Выбрать главу

А с батата — раз, и взяли налог 50%, чтобы соседу тоже было на что бубенцы купить. И глядь — вон уже внучка не при репке, а с ним. Обидно.

Неконкурентное норвежское общество — вероятно, высшее социальное достижение человечества. Но вот ученые-античники ломали головы, отчего так лихо рванула вперед любезная мне древнегреческая цивилизация, — и ничего другого не придумали, кроме того, что в основе ее была конкуренция свободных и относительно равноправных субъектов — граждан внутри полиса, полисов между собой и т. д. Отсюда эллинская любовь к атлетическим играм на победителя и к всевозможным соревнованиям. Даже пьесы ставились в виде ежегодных театральных соревнований — как если бы у нас каждый спектакль при каждом показе участвовал в «Золотой Маске», а каждый фильм в фестивальном конкурсе.

Достоевский полагал, что в социальном раю человек, пожалуй, взбесится со скуки. «Осыпьте его всеми земными благами, утопите в счастье совсем с головой... дайте ему такое экономическое довольство, чтоб ему совсем уж ничего больше не оставалось делать, кроме как спать, кушать пряники и хлопотать о непрекращении всемирной истории, — так он вам и тут, человек-то, и тут, из одной неблагодарности мерзость сделает». Ну вот и сделал.

Милетский тиран Фрасибул на вопрос коринфского правителя Периандра, как лучше править людьми, вышел в поле и стал срывать все колоски, которые торчали над остальными. В Норвегии колоски срубают себя сами.

Ну, или вытягивают слабые растения до общего уровня, что весьма гуманно. А тут еще начали подтягивать по длине стебля и урожайности колоски с чужого поля, снабжают равным поливом и удобрением. «Я узнал, что у меня есть огромная семья, и тропинка, и лесок, в поле каждый колосок». Кажется, Брейвик собирается обличить в суде исламизацию Европы и марксизм. «Всех люблю на свете я», — прекрасно, когда сам до этого дошел, а когда заставляют — до ненависти один шаг.

Молчание ласковых телят

Убить одному 70 человек из стрелкового оружия — это в некотором смысле долгая и утомительная работа даже для офицера НКВД, который пускает в расход во дворе жертв со связанным за спиной руками. Тем более удивительно, как это удалось в лагере пусть безоружных, но свободных, молодых, крепких, спортивных людей, к тому же партийных, то есть сознательных, числом 650. Иногда кажется, что норвежцы утратили качества, необходимые для выживания. В 2004 году в Осло из музея среди бела дня украли главные картины главного художника страны Мунка. Оказавшийся свидетелем ограбления французский журналист с удивлением рассказывал, что в музее не было никаких средств электронной защиты, даже элементарной тревожной кнопки, а полиция приехала через пятнадцать минут после того, как грабители уехали на машине.

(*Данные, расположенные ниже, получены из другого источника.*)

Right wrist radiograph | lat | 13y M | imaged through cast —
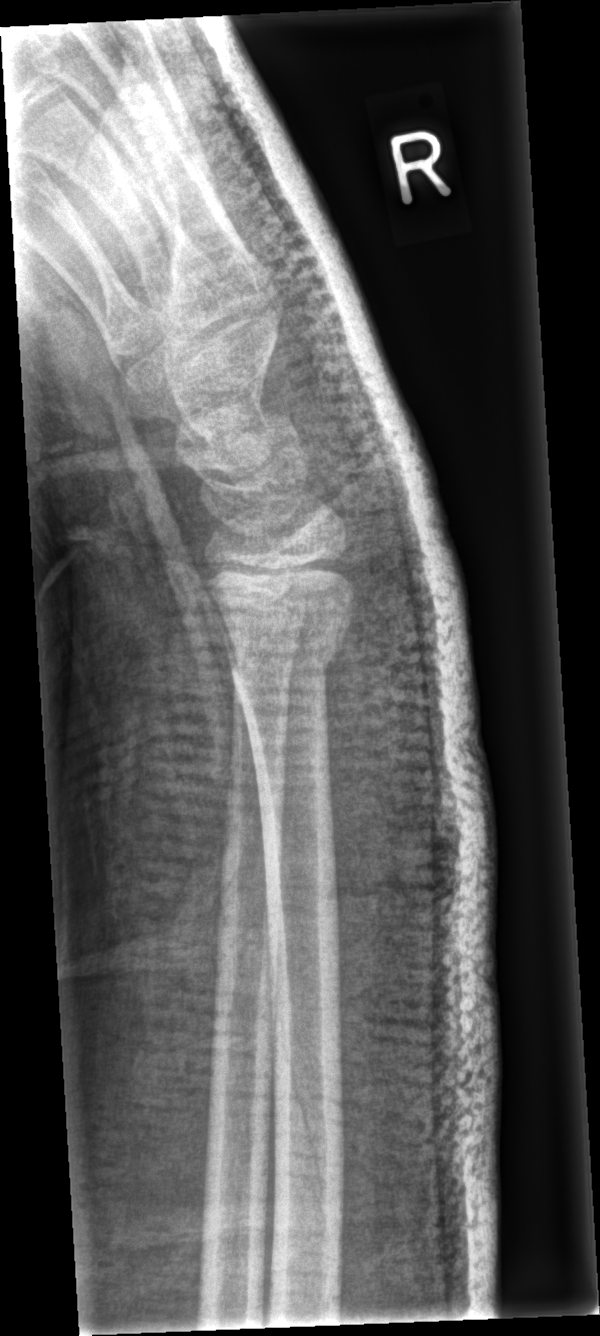
- AO code 23r-M/3.1; 23u-E/7.
- Fracture — <219,616>-<351,695>.

Норвежские полицейские объясняли, почему так долго добирались до острова, где Брейвик расстреливал молодежь. В губернском отделе полиции не нашлось подходящей лодки. Когда в ту лодку, которая у них была, погрузили людей и снаряжение, она зачерпнула воду и у нее заглох мотор. К тому же местные полицейские дожидались отряда спецназа из Осло. Отряд добирался 45 км на автомобиле, потому что единственный доступный вертолет находился еще в 60 км к югу от Осло. Полиция добиралась на остров час, через две минуты после того, как она высадилась, Брейвик прекратил стрельбу и сдался.

На размазней норвежцев мы по этому случаю смотрим свысока. А вдруг это в действительности взгляд снизу? Так же свысока, а на самом деле снизу, смотрят на нас бесконечно борющиеся за выживание жители Индии, Мексики или Африки. «Какие они в России странные. Пенсии по триста долларов, зажрались, у нас зарплаты меньше. Останавливаются на красный свет, когда можно проехать, — смешные. Голубей кормят, вместо того чтобы поймать и съесть. Тем более уток в парках. Видят одиноко идущую женщину и не отбирают у нее сумку, а там, может быть, деньги». С точки зрения жителей Кении или Ямайки мы тоже не приспособленные к жизни овечки. Но значит ли это, что мы хуже?

Фраза из норвежского учебника истории: «В 1830-е годы усилилась активность крестьян в парламенте». В парламенте. В 1830-е. Крестьян. Пока этого не прочувствуешь, нам Норвегии не понять.

Мы твердим, что убивают от несправедливости. Оказывается, от насилия и смерти нельзя защититься ни социальной системой, ни порядком, ни всеобщим равенством. Но значит ли, что не надо и пытаться? От смерти не спасают таблетки и капельницы, но это не повод отменить медицину. Хотя проводить всю жизнь в коридорах поликлиник тоже не стоит.